THE TASK. Whenever a line below holds the word "durant", count it once; report the total and nothing else.

Records excerpted from a collection:

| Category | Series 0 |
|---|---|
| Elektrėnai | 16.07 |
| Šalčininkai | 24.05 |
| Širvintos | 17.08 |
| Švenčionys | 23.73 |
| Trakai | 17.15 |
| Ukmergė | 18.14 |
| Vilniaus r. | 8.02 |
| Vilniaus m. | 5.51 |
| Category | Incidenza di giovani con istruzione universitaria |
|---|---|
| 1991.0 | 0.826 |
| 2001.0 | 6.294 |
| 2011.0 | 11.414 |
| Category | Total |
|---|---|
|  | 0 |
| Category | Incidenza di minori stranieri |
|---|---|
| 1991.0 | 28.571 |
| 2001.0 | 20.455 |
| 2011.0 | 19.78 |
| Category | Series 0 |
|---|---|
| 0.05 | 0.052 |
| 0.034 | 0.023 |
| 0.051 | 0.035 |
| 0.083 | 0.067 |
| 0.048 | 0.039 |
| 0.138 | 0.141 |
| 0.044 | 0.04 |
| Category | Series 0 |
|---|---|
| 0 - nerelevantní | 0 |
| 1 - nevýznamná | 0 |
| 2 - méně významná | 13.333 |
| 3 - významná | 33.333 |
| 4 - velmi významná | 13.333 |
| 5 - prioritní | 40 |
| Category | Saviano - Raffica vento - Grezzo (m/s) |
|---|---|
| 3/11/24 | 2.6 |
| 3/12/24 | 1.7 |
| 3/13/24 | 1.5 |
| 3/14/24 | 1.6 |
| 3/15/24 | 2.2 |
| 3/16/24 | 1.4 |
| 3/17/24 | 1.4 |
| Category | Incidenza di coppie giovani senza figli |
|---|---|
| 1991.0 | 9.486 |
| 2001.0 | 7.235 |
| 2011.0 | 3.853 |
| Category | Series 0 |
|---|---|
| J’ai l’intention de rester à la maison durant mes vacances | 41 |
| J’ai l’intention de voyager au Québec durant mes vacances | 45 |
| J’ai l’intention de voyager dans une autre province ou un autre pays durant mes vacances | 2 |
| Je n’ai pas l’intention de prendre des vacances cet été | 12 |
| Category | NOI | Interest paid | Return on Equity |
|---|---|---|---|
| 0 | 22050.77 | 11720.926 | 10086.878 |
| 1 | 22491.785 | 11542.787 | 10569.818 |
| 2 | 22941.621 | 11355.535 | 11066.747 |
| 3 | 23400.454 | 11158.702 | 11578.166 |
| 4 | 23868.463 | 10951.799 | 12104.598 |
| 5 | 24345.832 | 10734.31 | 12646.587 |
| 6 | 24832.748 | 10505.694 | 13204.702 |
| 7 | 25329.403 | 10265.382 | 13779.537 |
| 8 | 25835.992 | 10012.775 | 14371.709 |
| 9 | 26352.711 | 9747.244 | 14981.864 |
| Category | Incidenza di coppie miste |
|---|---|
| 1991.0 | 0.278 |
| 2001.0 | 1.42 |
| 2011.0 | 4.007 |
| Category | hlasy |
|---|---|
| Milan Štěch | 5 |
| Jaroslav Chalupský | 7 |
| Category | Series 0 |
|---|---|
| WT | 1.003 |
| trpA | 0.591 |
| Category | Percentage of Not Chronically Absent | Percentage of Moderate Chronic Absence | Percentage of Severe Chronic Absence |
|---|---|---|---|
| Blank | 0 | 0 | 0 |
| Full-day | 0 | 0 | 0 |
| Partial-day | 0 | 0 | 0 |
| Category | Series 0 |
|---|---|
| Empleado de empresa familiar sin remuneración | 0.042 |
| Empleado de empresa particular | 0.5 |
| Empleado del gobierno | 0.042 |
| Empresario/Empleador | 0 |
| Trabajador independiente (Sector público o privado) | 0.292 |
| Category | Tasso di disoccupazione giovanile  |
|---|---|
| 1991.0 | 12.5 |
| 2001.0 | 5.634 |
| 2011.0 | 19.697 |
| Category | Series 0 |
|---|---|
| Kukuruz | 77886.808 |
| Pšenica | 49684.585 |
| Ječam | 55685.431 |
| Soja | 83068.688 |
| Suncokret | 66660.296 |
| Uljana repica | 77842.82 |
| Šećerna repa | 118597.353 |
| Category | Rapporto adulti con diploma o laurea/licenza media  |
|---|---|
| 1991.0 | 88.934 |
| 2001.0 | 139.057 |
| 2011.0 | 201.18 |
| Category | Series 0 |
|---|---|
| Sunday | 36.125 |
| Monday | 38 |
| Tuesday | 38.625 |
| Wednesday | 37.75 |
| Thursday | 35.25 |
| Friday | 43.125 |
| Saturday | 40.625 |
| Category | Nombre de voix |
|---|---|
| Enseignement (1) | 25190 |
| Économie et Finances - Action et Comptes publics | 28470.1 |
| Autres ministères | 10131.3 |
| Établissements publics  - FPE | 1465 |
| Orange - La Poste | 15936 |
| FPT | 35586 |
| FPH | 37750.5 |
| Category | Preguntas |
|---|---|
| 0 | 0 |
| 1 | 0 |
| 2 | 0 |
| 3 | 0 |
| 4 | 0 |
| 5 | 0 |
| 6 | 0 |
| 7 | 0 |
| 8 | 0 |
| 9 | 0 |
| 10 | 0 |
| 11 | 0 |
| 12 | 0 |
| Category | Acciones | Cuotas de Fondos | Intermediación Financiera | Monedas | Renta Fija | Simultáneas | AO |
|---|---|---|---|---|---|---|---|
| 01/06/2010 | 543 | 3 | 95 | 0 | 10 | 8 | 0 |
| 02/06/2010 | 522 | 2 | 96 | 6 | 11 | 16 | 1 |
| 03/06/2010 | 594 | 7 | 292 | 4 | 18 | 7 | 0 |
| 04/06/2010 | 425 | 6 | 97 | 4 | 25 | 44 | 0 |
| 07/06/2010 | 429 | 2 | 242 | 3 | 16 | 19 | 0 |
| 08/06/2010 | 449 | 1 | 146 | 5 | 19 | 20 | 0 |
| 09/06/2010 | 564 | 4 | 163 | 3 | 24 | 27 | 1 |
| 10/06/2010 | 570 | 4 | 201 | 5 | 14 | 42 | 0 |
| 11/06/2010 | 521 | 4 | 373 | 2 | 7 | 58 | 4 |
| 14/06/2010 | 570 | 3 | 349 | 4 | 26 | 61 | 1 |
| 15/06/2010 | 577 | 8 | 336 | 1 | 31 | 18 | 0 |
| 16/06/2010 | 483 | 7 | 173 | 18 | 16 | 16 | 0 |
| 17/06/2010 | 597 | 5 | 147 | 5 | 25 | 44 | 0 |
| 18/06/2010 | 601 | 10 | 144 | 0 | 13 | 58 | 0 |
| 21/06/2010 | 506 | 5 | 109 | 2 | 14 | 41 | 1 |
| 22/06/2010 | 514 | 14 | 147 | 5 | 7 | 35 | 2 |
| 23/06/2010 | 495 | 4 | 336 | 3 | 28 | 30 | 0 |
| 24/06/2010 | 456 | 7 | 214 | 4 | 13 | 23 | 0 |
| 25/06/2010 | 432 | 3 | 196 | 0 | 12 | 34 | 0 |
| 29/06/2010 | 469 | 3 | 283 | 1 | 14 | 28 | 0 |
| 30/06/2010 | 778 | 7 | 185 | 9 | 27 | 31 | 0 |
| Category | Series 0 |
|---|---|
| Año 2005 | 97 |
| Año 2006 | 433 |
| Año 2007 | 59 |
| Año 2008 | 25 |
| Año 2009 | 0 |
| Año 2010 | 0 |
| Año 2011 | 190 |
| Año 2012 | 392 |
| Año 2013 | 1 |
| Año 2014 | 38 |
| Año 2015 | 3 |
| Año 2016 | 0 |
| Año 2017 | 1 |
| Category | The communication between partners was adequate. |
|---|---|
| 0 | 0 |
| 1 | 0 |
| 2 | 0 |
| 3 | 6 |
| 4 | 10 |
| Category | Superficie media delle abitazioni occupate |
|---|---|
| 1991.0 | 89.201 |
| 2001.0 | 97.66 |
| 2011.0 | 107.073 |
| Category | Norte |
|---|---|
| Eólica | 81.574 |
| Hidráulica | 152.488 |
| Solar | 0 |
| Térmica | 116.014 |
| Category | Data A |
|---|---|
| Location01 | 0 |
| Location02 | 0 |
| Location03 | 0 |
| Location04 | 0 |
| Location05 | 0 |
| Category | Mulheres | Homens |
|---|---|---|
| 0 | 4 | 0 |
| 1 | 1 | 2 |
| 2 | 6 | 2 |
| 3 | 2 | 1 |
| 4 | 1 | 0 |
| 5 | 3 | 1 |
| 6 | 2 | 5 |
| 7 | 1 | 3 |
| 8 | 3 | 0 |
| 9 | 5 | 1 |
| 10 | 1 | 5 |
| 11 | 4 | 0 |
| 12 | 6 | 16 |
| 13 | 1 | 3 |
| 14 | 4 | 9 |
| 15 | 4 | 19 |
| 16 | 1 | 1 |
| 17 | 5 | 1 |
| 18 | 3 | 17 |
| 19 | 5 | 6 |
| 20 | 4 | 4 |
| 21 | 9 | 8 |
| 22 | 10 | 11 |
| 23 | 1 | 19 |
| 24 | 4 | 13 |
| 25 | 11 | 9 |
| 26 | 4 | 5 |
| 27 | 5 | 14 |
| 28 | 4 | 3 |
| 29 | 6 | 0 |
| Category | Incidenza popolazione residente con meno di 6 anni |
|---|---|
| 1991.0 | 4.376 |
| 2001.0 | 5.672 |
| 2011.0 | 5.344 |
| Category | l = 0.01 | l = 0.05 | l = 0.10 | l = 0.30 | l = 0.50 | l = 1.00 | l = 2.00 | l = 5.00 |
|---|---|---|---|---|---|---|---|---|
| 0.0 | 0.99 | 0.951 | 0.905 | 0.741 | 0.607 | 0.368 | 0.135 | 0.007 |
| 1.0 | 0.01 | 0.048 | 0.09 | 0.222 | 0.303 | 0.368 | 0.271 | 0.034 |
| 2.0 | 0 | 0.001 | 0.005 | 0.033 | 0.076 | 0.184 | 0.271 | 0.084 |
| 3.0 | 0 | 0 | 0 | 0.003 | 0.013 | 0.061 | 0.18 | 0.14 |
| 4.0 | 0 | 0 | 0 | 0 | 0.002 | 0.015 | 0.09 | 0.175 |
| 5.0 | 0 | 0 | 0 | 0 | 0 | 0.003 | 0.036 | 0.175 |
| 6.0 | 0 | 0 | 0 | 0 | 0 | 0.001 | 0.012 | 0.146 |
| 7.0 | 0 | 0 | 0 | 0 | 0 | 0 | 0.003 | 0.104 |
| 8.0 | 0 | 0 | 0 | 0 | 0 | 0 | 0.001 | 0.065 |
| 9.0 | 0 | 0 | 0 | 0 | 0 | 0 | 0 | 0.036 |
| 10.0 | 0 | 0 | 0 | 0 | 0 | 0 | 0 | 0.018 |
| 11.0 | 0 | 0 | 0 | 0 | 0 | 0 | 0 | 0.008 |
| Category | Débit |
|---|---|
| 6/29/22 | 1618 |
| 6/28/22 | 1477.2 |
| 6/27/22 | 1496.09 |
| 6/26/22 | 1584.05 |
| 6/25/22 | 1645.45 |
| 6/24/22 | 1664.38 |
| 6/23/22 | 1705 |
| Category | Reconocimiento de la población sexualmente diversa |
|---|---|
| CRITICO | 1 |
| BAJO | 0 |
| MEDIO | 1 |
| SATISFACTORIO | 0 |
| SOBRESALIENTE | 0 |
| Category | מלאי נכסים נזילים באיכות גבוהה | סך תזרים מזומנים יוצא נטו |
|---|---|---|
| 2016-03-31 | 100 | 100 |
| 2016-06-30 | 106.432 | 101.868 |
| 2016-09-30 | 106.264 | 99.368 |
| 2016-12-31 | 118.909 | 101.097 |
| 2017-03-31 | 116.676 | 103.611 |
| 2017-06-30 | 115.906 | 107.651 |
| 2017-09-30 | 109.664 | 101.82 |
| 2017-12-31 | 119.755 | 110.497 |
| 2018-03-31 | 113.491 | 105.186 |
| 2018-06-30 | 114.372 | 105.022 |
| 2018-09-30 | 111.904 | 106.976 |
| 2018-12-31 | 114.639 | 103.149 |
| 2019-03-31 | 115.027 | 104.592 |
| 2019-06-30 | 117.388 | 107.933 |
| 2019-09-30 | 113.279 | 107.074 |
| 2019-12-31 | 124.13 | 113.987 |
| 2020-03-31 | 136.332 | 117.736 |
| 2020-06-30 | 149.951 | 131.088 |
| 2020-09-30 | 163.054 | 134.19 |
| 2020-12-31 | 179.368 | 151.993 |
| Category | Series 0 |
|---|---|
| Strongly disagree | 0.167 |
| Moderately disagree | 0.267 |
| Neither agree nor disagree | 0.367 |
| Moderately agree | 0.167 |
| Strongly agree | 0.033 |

YOUR RESPONSE. 3